The HFCS story gets worse.  A team of researchers at the University of California Los Angeles Jonsson Cancer Center released a study on 2 August 2010 revealing that pancreatic tumor cells use fructose to divide and proliferate.  Dr. Anthony Heaney said that tumor cells thrived on glucose, but used fructose to proliferate.  He specifically referred to Americans’ use of refined fructose consumption.  Our use of HFCS has increased 1000 percent between 1970 and 1990 (Maggie Fox, “Cancer Cells Feed on Fructose, Study Finds,” 2 Aug. 2010, Reuters).         

HFCS can cause high blood pressure.  A study from the University of Colorado Denver Health Sciences Center recorded the eating habits of over 4,500 adults to determine that amount of HFCS each was consuming.  Those consuming “more than 74 grams of HFCS (the equivalent of 2.5 servings of soft drinks) exhibited `significantly increased risk of developing hypertension.’ “  Indeed, “the study concluded that HFCS consumption can raise blood pressure in adults with no history of hypertension, independently of any other causes” (“High Fructose Corn Syrup = High Blood Pressure, WELL BEING JOURNAL, March/April 2010, 6).   

 Connections are being made between HFCS and gout.  Fructose increases uric acid, and uric acid causes gout.  A study of about 46,000 men who got “at least 12 percent of their calories from fructose” were” twice as likely to be diagnosed with gout” (“Sugar Overload,” NUTRITION ACTION HEALTH LETTER, Jan/Feb 2010, 7). 

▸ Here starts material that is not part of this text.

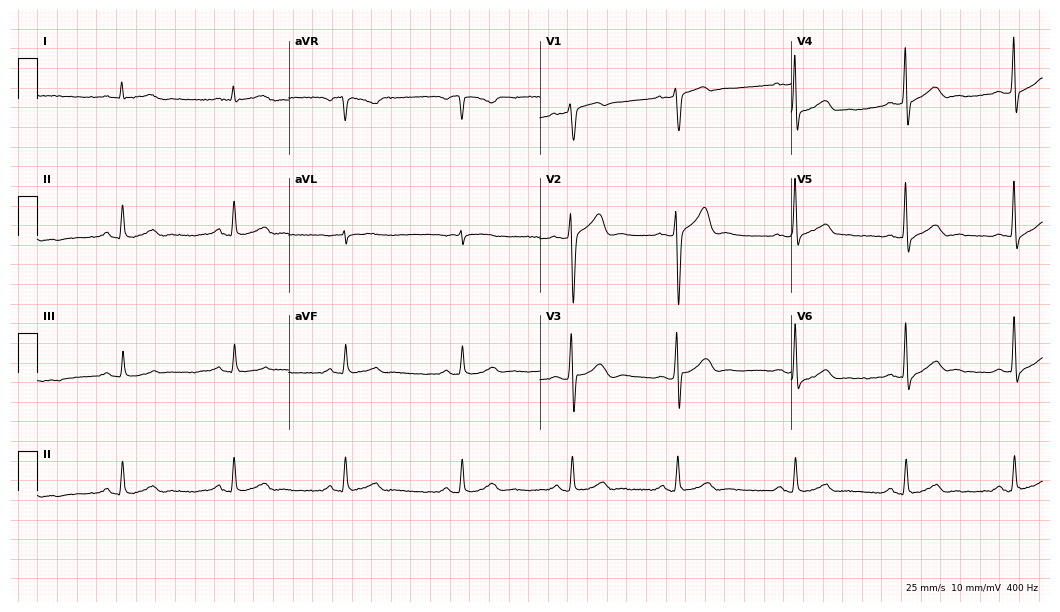
Resting 12-lead electrocardiogram (10.2-second recording at 400 Hz). Patient: a male, 47 years old. None of these six findings is recorded: first-degree AV block, right bundle branch block (RBBB), left bundle branch block (LBBB), sinus bradycardia, atrial fibrillation (AF), sinus tachycardia. Findings outside these six are not listed.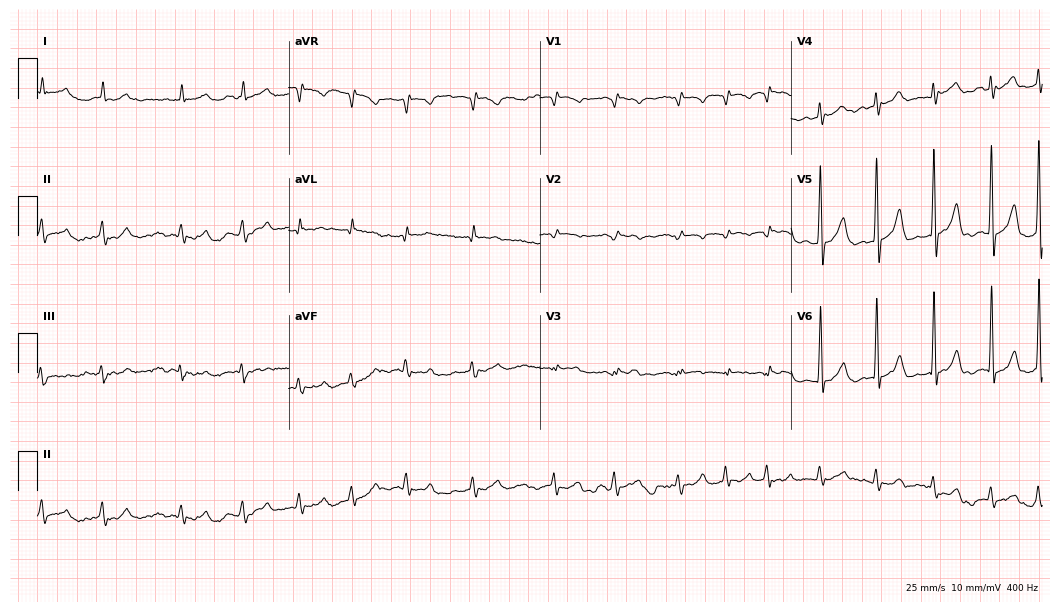
Electrocardiogram (10.2-second recording at 400 Hz), a 76-year-old male patient. Interpretation includes atrial fibrillation (AF).

 I found much more information showing that HFCS is a dangerous product that is causing humans significant harm.  It’s also likely that industry knows how dangerous it is, but uses it anyway because it is sweet and cheap.  Remember that industry is legally organized to behave this way.  What you can do is to eat nutrient-dense, organic, local foods to maintain your health.